DIRECTIONS FOR THIS TASK:
Repeat every line of the data exactly; the pictures stay out.

= = = = =

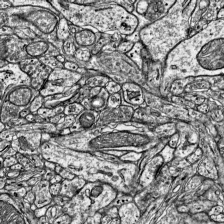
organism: Mouse
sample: Visual Cortex
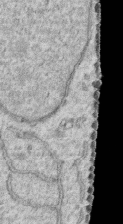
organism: Human
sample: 1205lu cells
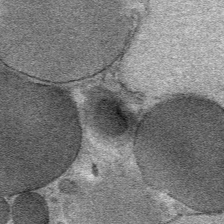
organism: Mouse
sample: Mouse Salivary gland
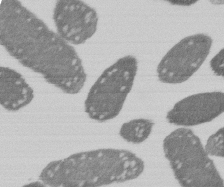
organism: E. coli
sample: Bacterial nucleoid
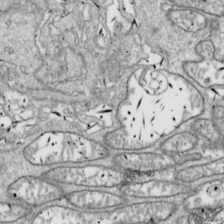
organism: Drosophila
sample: Cell division; meiosis; drosophila spermatocytes
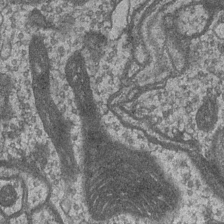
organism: Drosophila
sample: Optic medulla
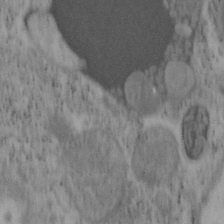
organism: Mouse
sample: OT-I killer T cells with ID8 ovarian cancer cells
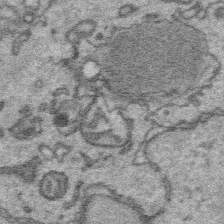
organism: Platynereis dumerilii
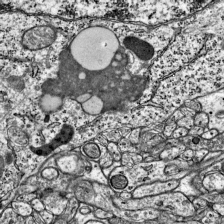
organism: Mouse
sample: Visual Cortex
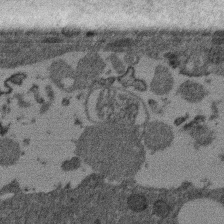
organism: Mouse
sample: Dividing mouse embryo 1 cell stage
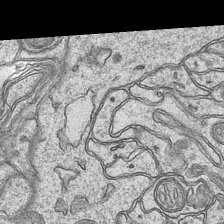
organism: Mouse
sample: CA1 Hippocampus
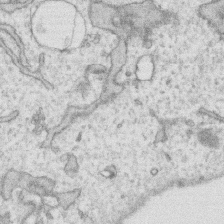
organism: Human
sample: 1205lu cells
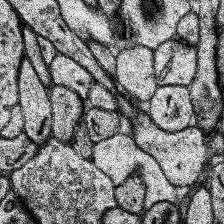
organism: Human
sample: Temporal Lobe
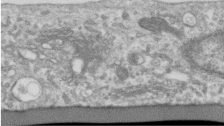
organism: Human
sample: Centriole in RPE cells
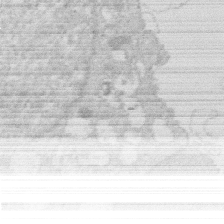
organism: Human
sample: Macrophage cells
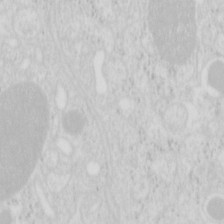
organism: Mouse
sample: Pancreas
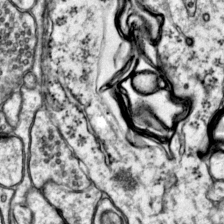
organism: Mouse
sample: Primary visual cortex
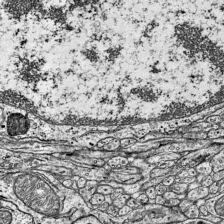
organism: Mouse
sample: Visual Cortex
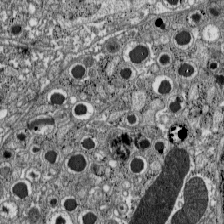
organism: C57BL Mouse
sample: Pancreatic islet
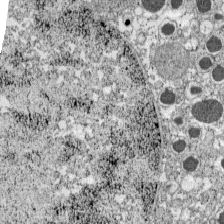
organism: C57BL Mouse
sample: Pancreatic islet
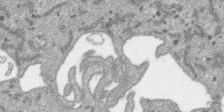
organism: Human
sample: Lung epithelial cells infected with SARS-CoV-2
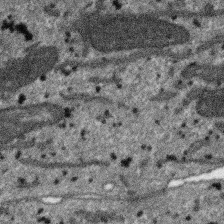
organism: Human
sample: Lung epithelial cells infected with SARS-CoV-2
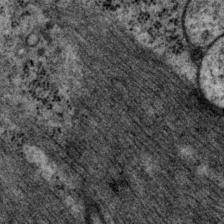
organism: P. pacificus
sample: Pharynx
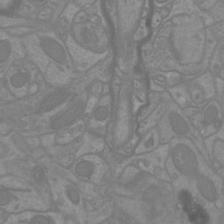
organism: Mouse
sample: Cortical neurons
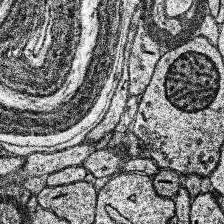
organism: Human
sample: Temporal Lobe
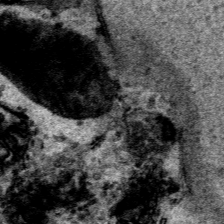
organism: Human
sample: Mitochondria in HCT116 cells

= = = = =

OUTPUT FOR THIS TASK:
organism: Mouse
sample: Visual Cortex
organism: Human
sample: 1205lu cells
organism: Mouse
sample: Mouse Salivary gland
organism: E. coli
sample: Bacterial nucleoid
organism: Drosophila
sample: Cell division; meiosis; drosophila spermatocytes
organism: Drosophila
sample: Optic medulla
organism: Mouse
sample: OT-I killer T cells with ID8 ovarian cancer cells
organism: Platynereis dumerilii
organism: Mouse
sample: Visual Cortex
organism: Mouse
sample: Dividing mouse embryo 1 cell stage
organism: Mouse
sample: CA1 Hippocampus
organism: Human
sample: 1205lu cells
organism: Human
sample: Temporal Lobe
organism: Human
sample: Centriole in RPE cells
organism: Human
sample: Macrophage cells
organism: Mouse
sample: Pancreas
organism: Mouse
sample: Primary visual cortex
organism: Mouse
sample: Visual Cortex
organism: C57BL Mouse
sample: Pancreatic islet
organism: C57BL Mouse
sample: Pancreatic islet
organism: Human
sample: Lung epithelial cells infected with SARS-CoV-2
organism: Human
sample: Lung epithelial cells infected with SARS-CoV-2
organism: P. pacificus
sample: Pharynx
organism: Mouse
sample: Cortical neurons
organism: Human
sample: Temporal Lobe
organism: Human
sample: Mitochondria in HCT116 cells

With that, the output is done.